Performance of Postgres notifier - pg_notify is O(N^2)
Closed this issue · 3 comments
Problem
It looks like oban_notify
trigger can become a serious bottleneck when scaling from hundreds to thousands jobs per second because pg_notify
has de-duplication mechanism which has O(N^2)
complexity.
I tried the following benchmark (elixir:1.13.4, 4 vCPU, 120 connections in an Ecto pool, Oban 2.13.4, Postgres 11.19 on AWS RDS t2.medium).
Benchee.run(%{
schedule: fn ->
Repo.transaction(fn ->
job = ExampleWorker.new()
Oban.insert(job)
end)
end,
}, parallel: 100)
I launched it twice: before and after disabling the trigger:
ALTER TABLE oban_jobs disable trigger all;
Observation: disabling the trigger increased the throughput of Oban.insert()
operation from 698 ops/sec
to 1967 ops/sec
...
Name ips average deviation median 99th %
with_pg_notify 6.98 143.32 ms ±16.00% 136.13 ms 236.24 ms
without_pg_notify 19.67 50.84 ms ±84.70% 40.84 ms 284.95 ms
... while decreasing the DB load by 2x (if measured in Average Active Sessions )
On the screenshot below, the first spike is with pg_nofity, the second spike is without. The notification trigger contributes to object
lock type and higher CPU.
Expected solutions
A. Just set expectations in the docs. e.g. "the default Postgres notifications work fine for hundreds RPS.... Consider the PG
notifier to handle thousands RPS"
B. Investigate throttling with pg_notify
. Maybe a configuration setting to balance between "reactiveness" and throughput.
Alternatives Considered
Redis Pub/Sub notifier for high-load Elixir systems without proper cluster setup
Additional Context
- https://medium.com/@ericscouten/elixir-ecto-postgres-a-saga-about-database-performance-488ba59128e
- https://elixirforum.com/t/looking-for-help-with-poor-ecto-query-performance/25476/72
- https://www.postgresql.org/message-id/054001d45a74$23960f10$6ac22d30$@jdemoor.com
Thanks to @marty-stranger for the finding.
Thanks for reporting on your findings. The issue is with the trigger and the notifier, not the notifier by itself. It's perfectly valid to use Postgres notifications without the triggers (necessary for some functionality, even).

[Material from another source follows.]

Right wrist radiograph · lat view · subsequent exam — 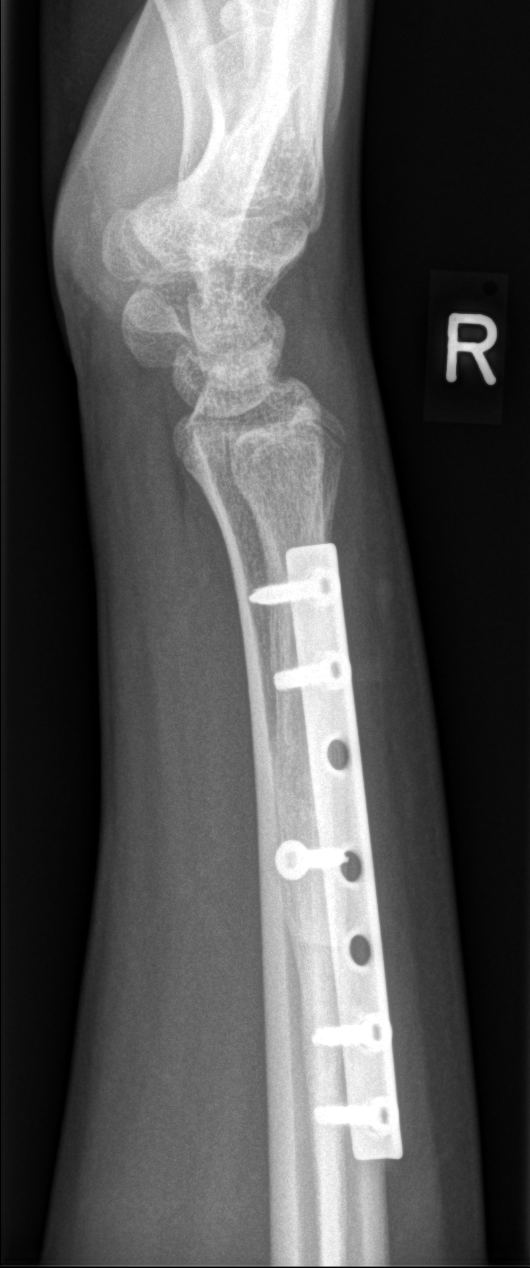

Adding some documentation to set expectations is a great idea. Where would you expect to see such a comment? BTW, there's already a note in the PG docs about disabling triggers when migrating.
I'd expect this performance-related notice to be placed into "Caveats" section of Oban.Notifiers.Postgres moduledoc.
@vovayartsev Warning documentation updated. Side note, you mentioned testing on PG 11.19, but only PG 12+ is officially supported (and 14+ is highly recommended).